Embarrassed by unflattering characterizations making them out to be medieval reactionaries, the Doverians elected eight new school board members, four Republicans and four Democrats, each of whom stated that they oppose the teaching of anything but scientific beliefs in public schools. They hid.

The issue that moved the discredited Doverians to challenge scientism was sound, but it was lost in the flurry of national media as anchormen and women outdid each other in their attempts to appear politically correct. What is at stake about this is not whether we should be teaching evolution and/or biblical myths, but rather how we should be revealing all of the inventions of mankind, and the effect they've had on civilization.

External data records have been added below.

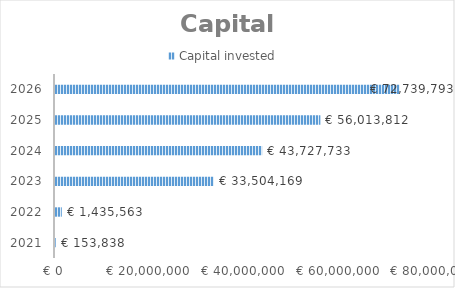
| Category | Capital invested  |
|---|---|
| 2021.0 | 153838.302 |
| 2022.0 | 1435562.696 |
| 2023.0 | 33504169.372 |
| 2024.0 | 43727732.78 |
| 2025.0 | 56013811.654 |
| 2026.0 | 72739793.042 |
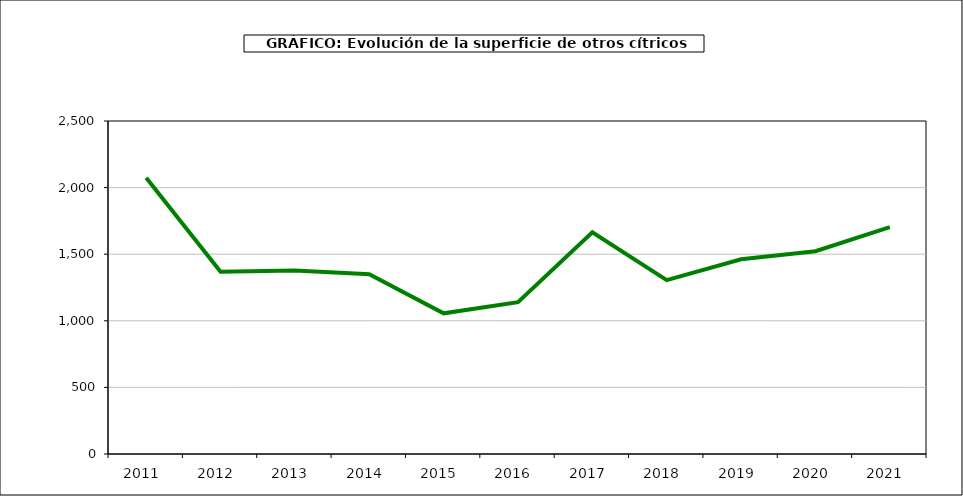
| Category | superficie |
|---|---|
| 2011.0 | 2074 |
| 2012.0 | 1368 |
| 2013.0 | 1377 |
| 2014.0 | 1349 |
| 2015.0 | 1056 |
| 2016.0 | 1140 |
| 2017.0 | 1665 |
| 2018.0 | 1305 |
| 2019.0 | 1462 |
| 2020.0 | 1522 |
| 2021.0 | 1704 |
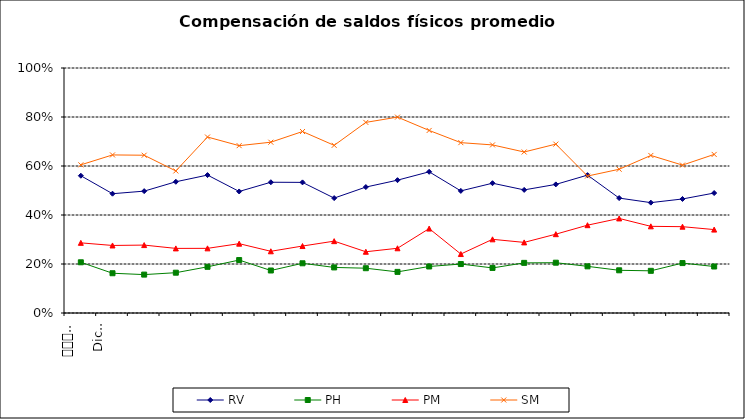
| Category | RV | PH | PM | SM |
|---|---|---|---|---|
| 0 | 0.56 | 0.207 | 0.286 | 0.605 |
| 1 | 0.487 | 0.162 | 0.276 | 0.645 |
| 2 | 0.497 | 0.157 | 0.277 | 0.644 |
| 3 | 0.536 | 0.164 | 0.264 | 0.58 |
| 4 | 0.563 | 0.188 | 0.264 | 0.718 |
| 5 | 0.496 | 0.216 | 0.283 | 0.683 |
| 6 | 0.534 | 0.174 | 0.252 | 0.697 |
| 7 | 0.533 | 0.203 | 0.273 | 0.741 |
| 8 | 0.469 | 0.186 | 0.293 | 0.684 |
| 9 | 0.514 | 0.183 | 0.25 | 0.778 |
| 10 | 0.542 | 0.168 | 0.264 | 0.8 |
| 11 | 0.576 | 0.19 | 0.345 | 0.745 |
| 12 | 0.498 | 0.2 | 0.241 | 0.695 |
| 13 | 0.53 | 0.184 | 0.301 | 0.686 |
| 14 | 0.502 | 0.205 | 0.288 | 0.657 |
| 15 | 0.525 | 0.205 | 0.322 | 0.689 |
| 16 | 0.563 | 0.19 | 0.358 | 0.559 |
| 17 | 0.469 | 0.174 | 0.386 | 0.587 |
| 18 | 0.45 | 0.172 | 0.354 | 0.643 |
| 19 | 0.465 | 0.204 | 0.352 | 0.604 |
| 20 | 0.49 | 0.19 | 0.34 | 0.647 |

What is at stake here is whether children and this nation can best succeed by indoctrinating young people with beliefs rather than educating them about the variety of ideas and cultures so they can look before they leap into the adventure of life.

In leaving Dover behind, we have left unexamined the importance of questioning conclusions no matter whose they are. Science is a powerful tool of rationality, but neither science nor rationality is a spiritual solution nor provides a philosophical raison d’etre.